LISTED ENTRIES:
-- Opening Marker --

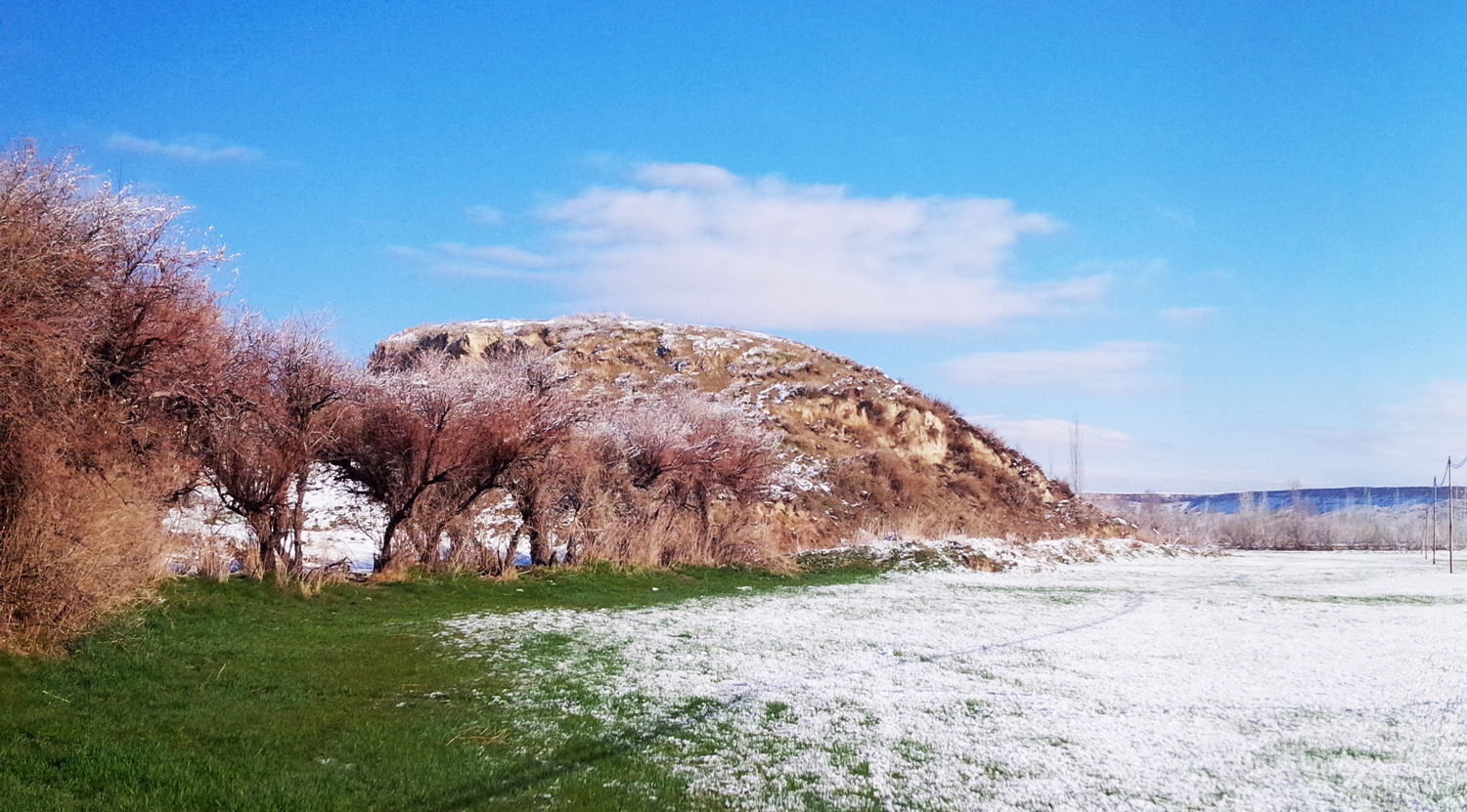 تپه مسجدین
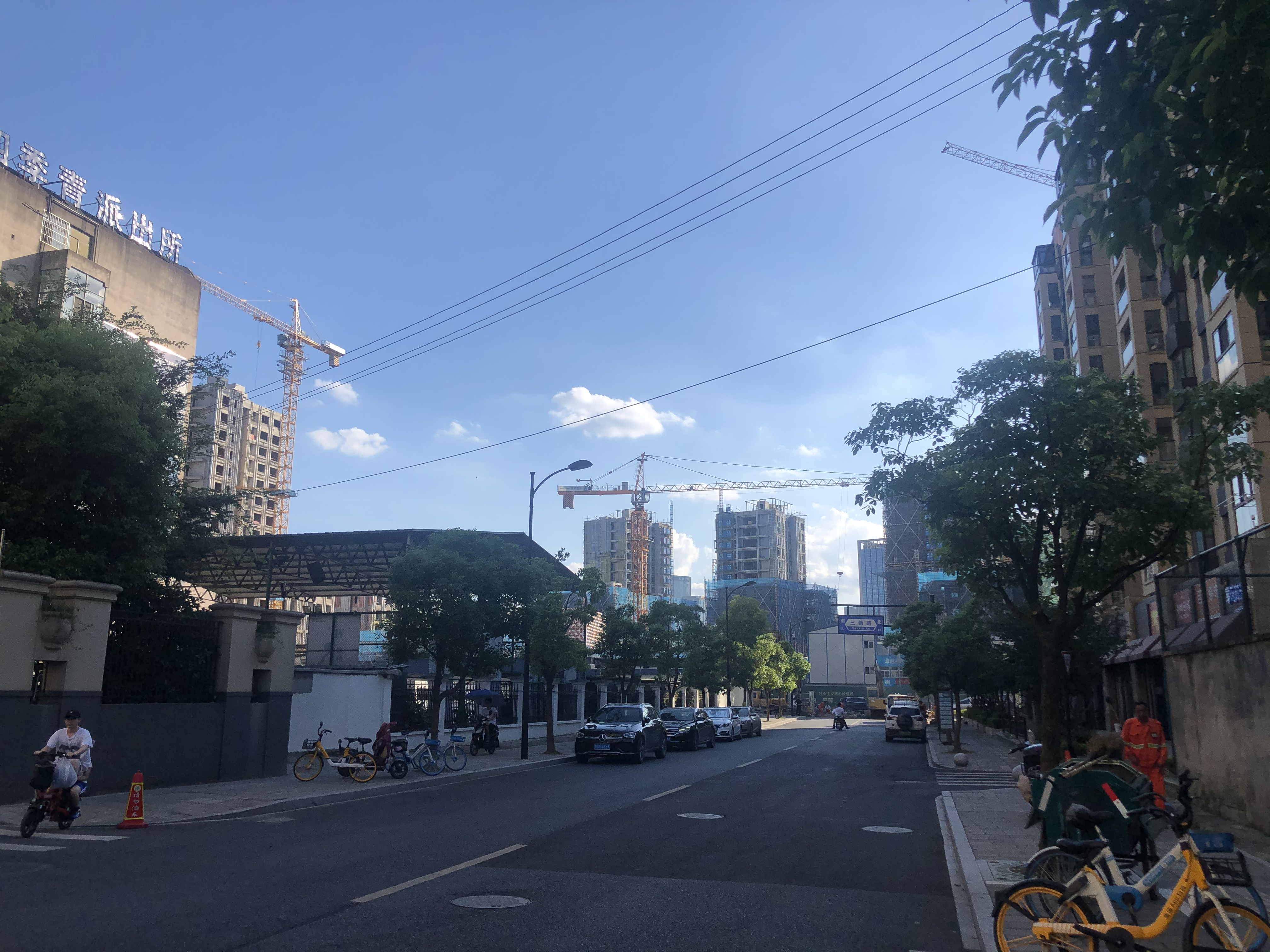 三堡北苑在右侧，左侧即四季青派出所
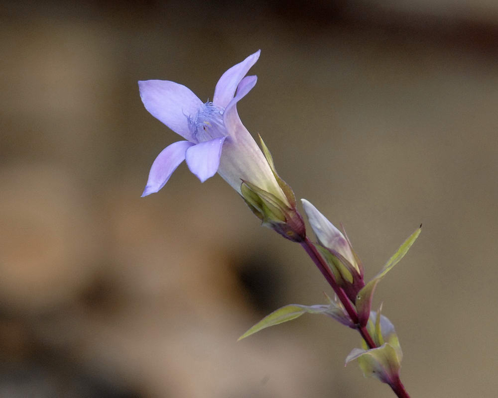 Alfonso Colombo - Gentiana pumila trovata in Val di San Martino-Dolomiti bellunesi la foto è di pubblico dominio
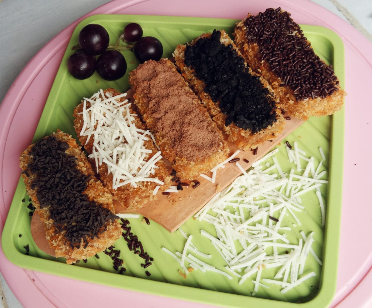 Basa Jawa: Nugget Gedhang yaiku sawijining panganan kang modern utawa ing bahasa saiki yaiku kekinian kang bakale saka gedhang kang dicampur karo glepung lan endog banjur dikukus lan banjur digoreng. Supaya tambah enak, biasane nduwure diwenehi werna-werna topping.
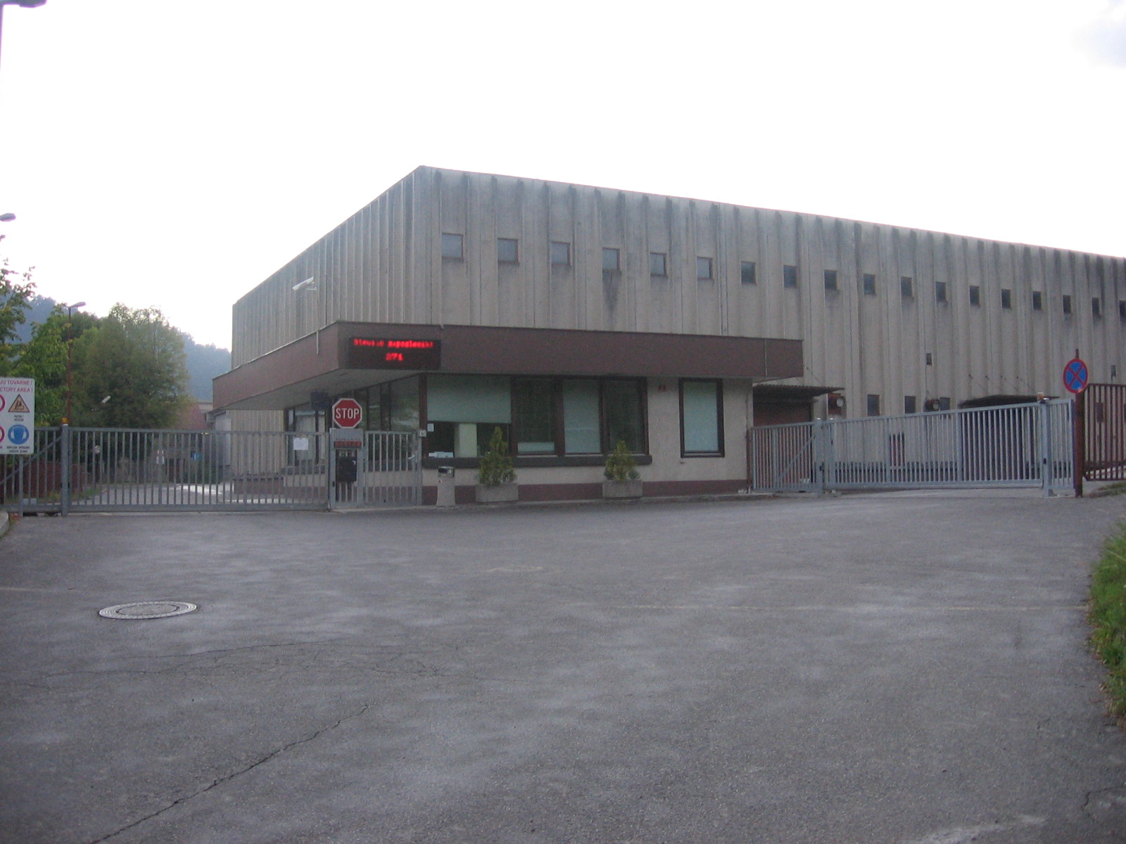 Predilnica Litija

-- Closing Marker --

PROBLEM REQUIREMENTS: Please set down each line of the data above exactly as written, without the pictures.

TASK SOLUTION:
 تپه مسجدین
 三堡北苑在右侧，左侧即四季青派出所
 Alfonso Colombo - Gentiana pumila trovata in Val di San Martino-Dolomiti bellunesi la foto è di pubblico dominio
 Basa Jawa: Nugget Gedhang yaiku sawijining panganan kang modern utawa ing bahasa saiki yaiku kekinian kang bakale saka gedhang kang dicampur karo glepung lan endog banjur dikukus lan banjur digoreng. Supaya tambah enak, biasane nduwure diwenehi werna-werna topping.
 Predilnica Litija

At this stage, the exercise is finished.